EXERCISE:
Print the listing below word for word, but drop any pictures it contains.

INFORMATION SHOWN:
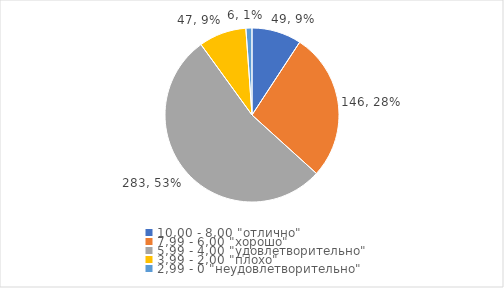
| Category | Series 0 | Series 1 |
|---|---|---|
| 10,00 - 8,00 "отлично" | 49 | 0.092 |
| 7,99 - 6,00 "хорошо" | 146 | 0.275 |
| 5,99 - 4,00 "удовлетворительно" | 283 | 0.533 |
| 3,99 - 2,00 "плохо" | 47 | 0.089 |
| 2,99 - 0 "неудовлетворительно" | 6 | 0.011 |

WRITTEN ANSWER:
| Category | Series 0 | Series 1 |
|---|---|---|
| 10,00 - 8,00 "отлично" | 49 | 0.092 |
| 7,99 - 6,00 "хорошо" | 146 | 0.275 |
| 5,99 - 4,00 "удовлетворительно" | 283 | 0.533 |
| 3,99 - 2,00 "плохо" | 47 | 0.089 |
| 2,99 - 0 "неудовлетворительно" | 6 | 0.011 |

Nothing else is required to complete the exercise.